The assignment asked for students to imagine that they were slaves working on a plantation in Mississippi and to “write a letter to your family back in Africa or in another American state describing your life,” the news outlet reported.
The assignment reportedly followed a presentation that outlined “atrocities and negatives of slavery.”
A screenshot of the title of the assignment was circulated among the local community garnering angered and concerned responses, WDAM noted.
Lamar County School District Superintendent Steven Hampton told WDAM that the activity was assigned in an effort to “show our students just how horrible slavery was” and to help them “gain empathy for what it was like to be a slave.”

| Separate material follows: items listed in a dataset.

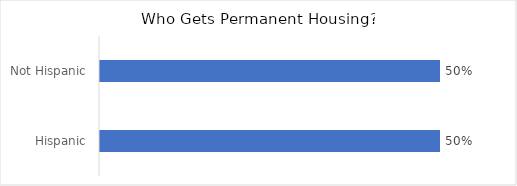
| Category | Series 0 |
|---|---|
| Hispanic | 0.5 |
| Not Hispanic | 0.5 |
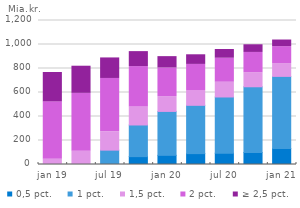
| Category | 0,5 pct. | 1 pct. | 1,5 pct. | 2 pct. | ≥ 2,5 pct. |
|---|---|---|---|---|---|
| jan 19 | 0 | 0 | 43.561 | 478.438 | 244.868 |
| apr 19 | 0 | 0.685 | 110.149 | 482.158 | 226.036 |
| jul 19 | 0 | 119.705 | 152.803 | 444.471 | 171.067 |
| okt 19 | 65.685 | 263.622 | 149.275 | 337.322 | 124.779 |
| jan 20 | 76.444 | 365.887 | 123.075 | 239.198 | 94.277 |
| apr 20 | 90.721 | 402.386 | 123.67 | 217.283 | 80.264 |
| jul 20 | 94.413 | 468.174 | 122.975 | 200.059 | 72.615 |
| okt 20 | 99.695 | 548.046 | 116.721 | 169.425 | 63.775 |
| jan 21 | 132.66 | 601.59 | 106.846 | 141.105 | 55.12 |
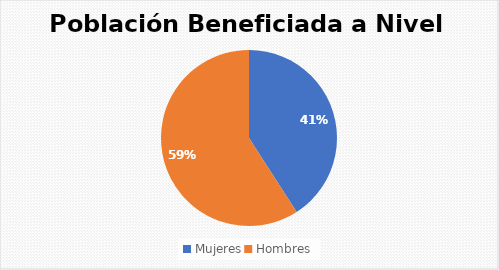
| Category | Series 0 |
|---|---|
| Mujeres | 83 |
| Hombres | 120 |
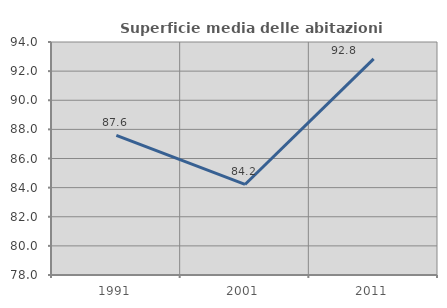
| Category | Superficie media delle abitazioni occupate |
|---|---|
| 1991.0 | 87.587 |
| 2001.0 | 84.218 |
| 2011.0 | 92.842 |

Hampton also stated that the teacher who assigned the writing activity had had a discussion with the school’s administrators and that further conversation would continue with the district’s administration.
“We do not discriminate against race. We want to be sensitive to what happened in the past,” Hampton said, according to WDAM.
The Hill has reached out to the Lamar County School District for comment.
A Wisconsin middle school suspended teachers last month after students were given an assignment asking them to describe how they would “punish” a slave.
School officials later apologized, calling the assignment a “grave error in judgment.”